Operations that check to see whether a character is between A and Z might work for English, Hawaiian, and Indonesian, but they exclude important characters in just about every other language in the world. A similar mistake is to assume that all characters can be expressed in only 7 bits. This assumption works for only the ASCII set.

// Search until you find a noncharacter.
while ((*pch >= 'A' && *pch <= 'Z') ||
(*pch >= 'a' && *pch <= 'z'))
pch++;

In this case, it is safer to call the system, which returns the correct information based on the locale of the calling thread. (See Chapter 5.)

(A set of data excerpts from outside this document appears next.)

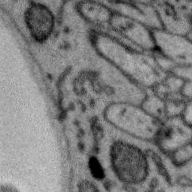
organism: Zebra finch
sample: Brain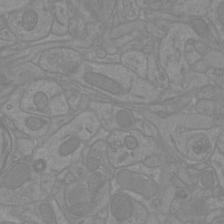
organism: Mouse
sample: Cortical neurons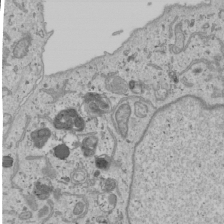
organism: Human
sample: Mitochondria in U2OS cells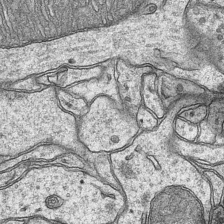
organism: Mouse
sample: CA1 Hippocampus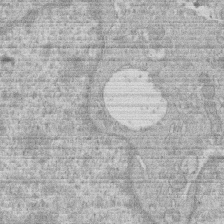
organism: Human
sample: Macrophage cells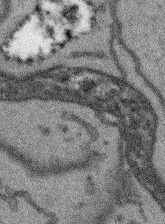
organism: Arabidopsis thaliana
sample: Root tip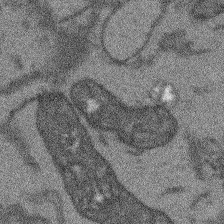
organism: Arabidopsis thaliana
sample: Root tip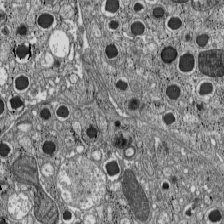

// Use Win32 API call IsCharAlpha instead.
while (IsCharAlpha(*pch))
pch++;

Windows NT supports Unicode, and Windows 95 supports multiple code pages. Therefore, you cannot assume that the active character set is always Latin 1 ANSI. Neither can you assume a homogeneous network environment in which all machines use the same character encoding. The following code fragments assume a specific Windows code page and will not work on all systems:

if (ch == 223) // special case for German esszett

...

if ((*pch >= 0x81) && (*pch <= 0x9F))
// Test to see whether the character is in lead-byte range
// for Japanese CP 932.

Chapter 4 describes how to localize your user interface into languages from different character sets. Chapter 6 explains in greater detail how to create more flexible applications by saving language and character set information with the application's documents. You need this information in order to display text with fonts that contain the right characters. Chapter 6 also describes layout functions introduced with Windows 95 that are useful for writing generic code and that will work for right-to-left or vertical text streams as well as for left-to-right text streams.